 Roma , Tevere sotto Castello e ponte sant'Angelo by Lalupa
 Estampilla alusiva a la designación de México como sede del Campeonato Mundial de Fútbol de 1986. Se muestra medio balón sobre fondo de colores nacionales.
==
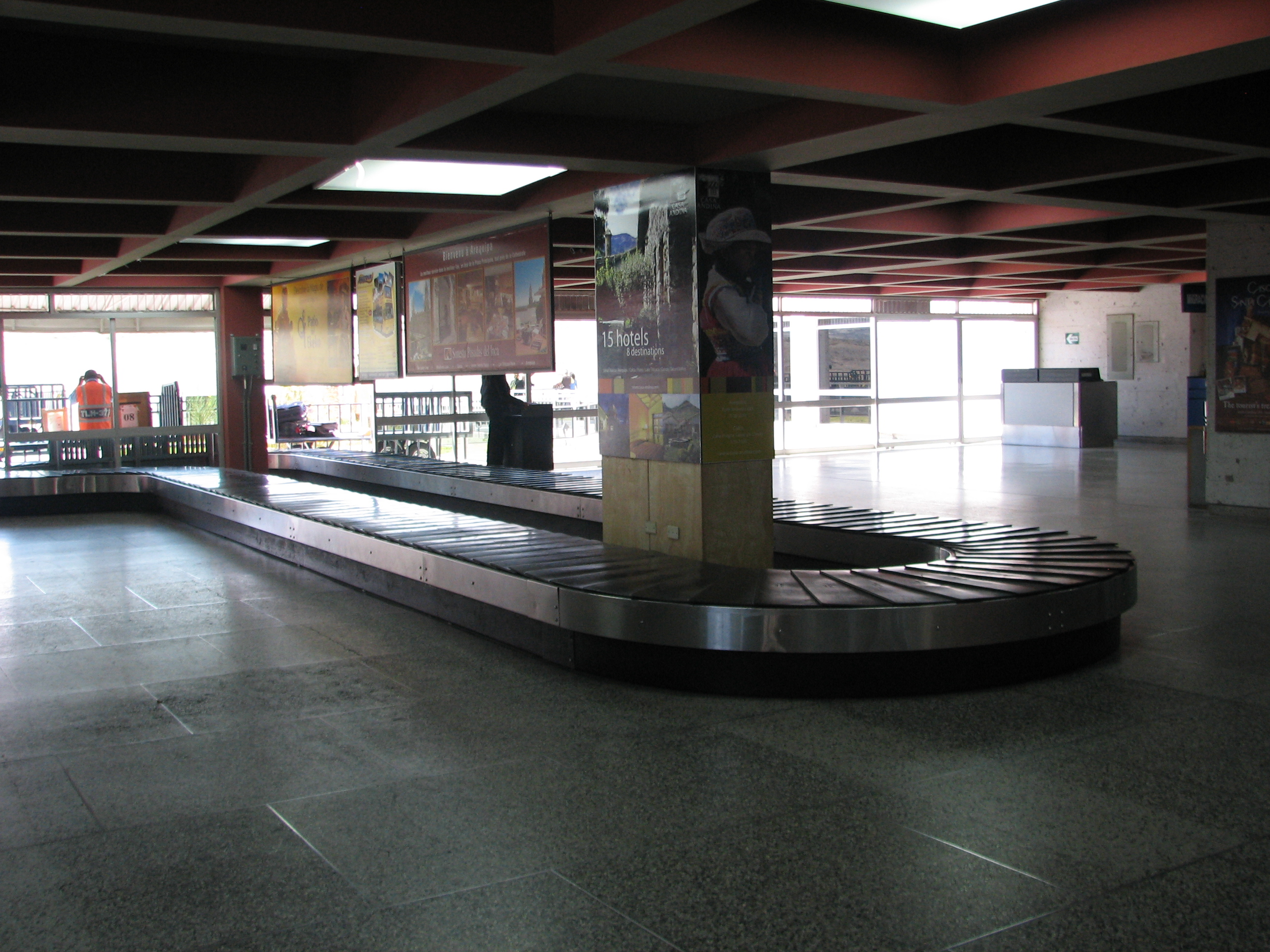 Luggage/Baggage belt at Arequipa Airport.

■ Assigned task
The reply should consist solely of the lines above from the one that has "Roma , Tevere" through the one that has "Estampilla alusiva a", reproduced exactly.

■ Solution to this problem
 Roma , Tevere sotto Castello e ponte sant'Angelo by Lalupa
 Estampilla alusiva a la designación de México como sede del Campeonato Mundial de Fútbol de 1986. Se muestra medio balón sobre fondo de colores nacionales.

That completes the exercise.